Wednesday 12 December 2012

Anyone for snowballs? by H.M. Castor

 
Detail from Allegory of Winter by Ambrogio Lorenzetti (1285-1348)
[Public Domain] via Wikimedia Commons

Though financial paperwork would not usually be a favourite topic of mine, accounts made centuries ago can be fascinating. In the case of the Tudors – my current area of study – they can give us marvellous details of pageants, feasts, orders of clothing and equipment, and even the layout of rooms (“Made anew in the Queen’s dining chamber a great carrall window on the west side, with new leaning places, and a halpace [half-pace/half-step] underfoot, new made... A jakes made at the north end of the Queen's dining chamber” – this at the Tower of London in 1532, in preparation for Anne Boleyn's coronation) – and they can, in the case of a single person’s accounts, give us tantalising glimpses of what he (or she) got up to, and where.

They can also, of course, be puzzling. One of my favourite examples – and one for which I haven’t yet found a satisfactory explanation (can anyone help?) – is amongst Anne Boleyn’s last purchases for her daughter, the future Elizabeth I, who was two and a half at the time:

20 Feb. [1536]: “A pair of pyrwykes” for my lady Princess, delivered to my lady mistress [i.e. Elizabeth's governess].

The word “pyrwykes” has been left in quotation marks, and without a footnote, in the transcript of these accounts, I assume because the (Victorian) editors could not explain it. Fascinatingly, pyrwykes or pilliwinks originally meant “thumbscrews” – an instrument of torture – which surely guarantees that, in its use here, it was a nickname… but for what? The late Eric Ives suggested finger-straighteners, but as far as I can tell that was simply a guess, and I cannot find further evidence elsewhere to help one way or another. Yes, Elizabeth I grew up to be very proud of her long fingers, but were unstraight fingers really a concern in aristocratic circles at the time? 

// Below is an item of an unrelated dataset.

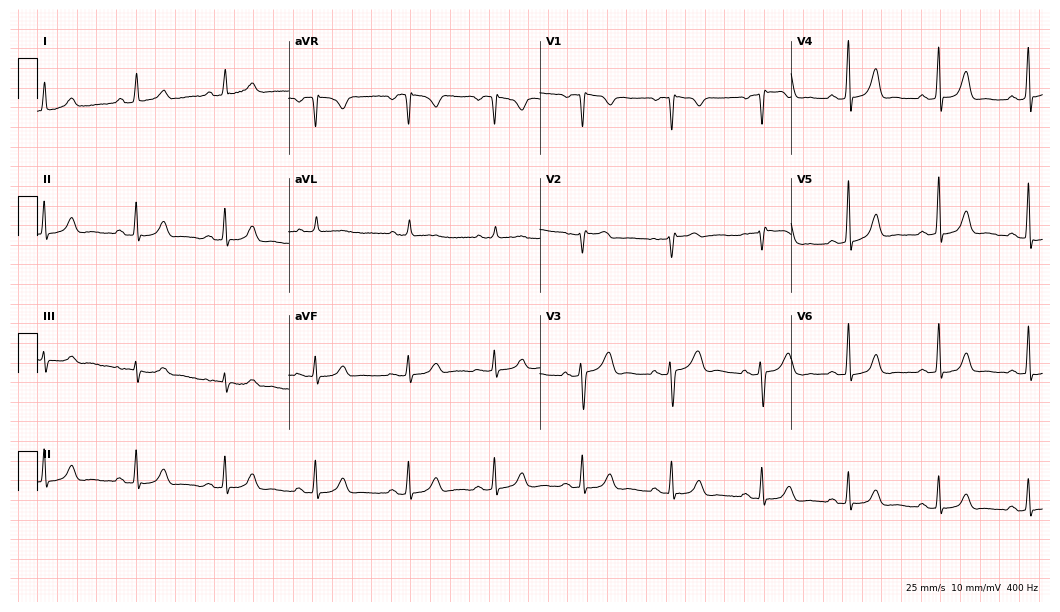
Standard 12-lead ECG recorded from a 44-year-old female. Read as a normal ECG.

Thankfully, other information deriving from accounts is more straightforward. The personal accounts for Henry Courtenay, Earl of Devon, for example, for the early part of 1519 give details that are still vivid for us today. Courtenay was a first cousin of Henry VIII (their mothers had been sisters) and a great favourite of the King’s too, at least at this time. By 1519 Courtenay was, the Oxford Dictionary of National Biography tells us, “one of the select band [amongst Henry’s friends] afforded daily livery and apartments within the royal household”. And thus his accounts give us a glimpse of what life in this innermost circle of the court involved.

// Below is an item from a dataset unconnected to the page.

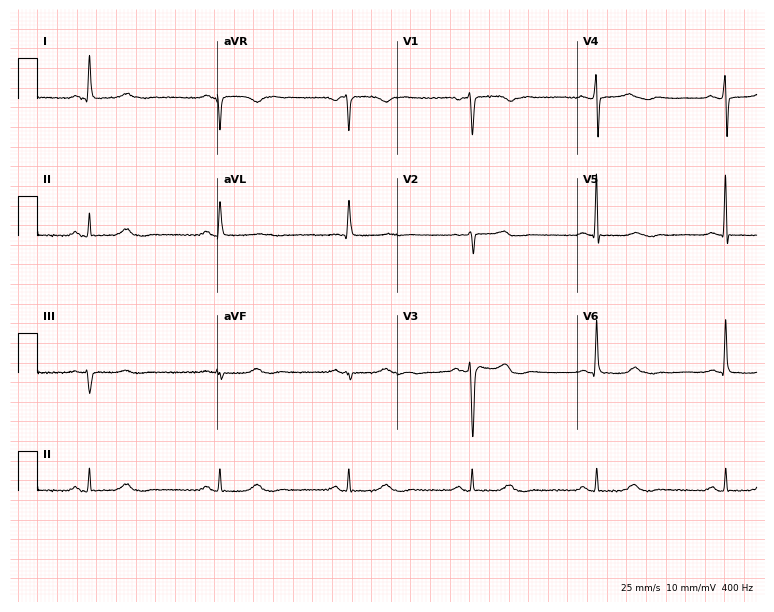
12-lead ECG from a female, 77 years old. Shows sinus bradycardia (a sinus rate of 50 beats per minute or less).

4 Feb. For playing money in the Queen’s chamber, 40s.; at shuffleboard, 2s.

…the Queen at this time was Catherine of Aragon…

5 Mar. To a poor man at Greenwich, for helping to walk horses on the day my lord rode at the tilt at Eltham, 1d.

27 Feb. For eggs, bread, drink, and oranges in my lord of Burganye’s chamber for my lord when they were there masking before the King, 12d.

…though why it was Courtenay who paid for the food on this occasion I don’t know…

18 Feb. For costs of the King’s tennis court at Richmond when my lord played there with young Mr. Care, 2s. 8d.; to young Care for my lord’s losses at tennis, 8s.

My favourite entry, however, has to be this one:

25 Jan. To a lad at Charleton, for lending his cap to my lord when the King and his lords threw snowballs, 4d.

Henry VIII – king already for almost ten years – played snowballs! How very nearly might we not have known this, had not Courtenay borrowed that cap?

Would you have dared to hit the King (surely a sizeable target, even at this early point)? Courtenay had a good few years still to come of royal favour, though finally – after tangling with Thomas Cromwell – he was sent by Henry to the block. (Indeed, most of the King’s close buddies from this time – those who didn’t succumb to illness – eventually got the chop.)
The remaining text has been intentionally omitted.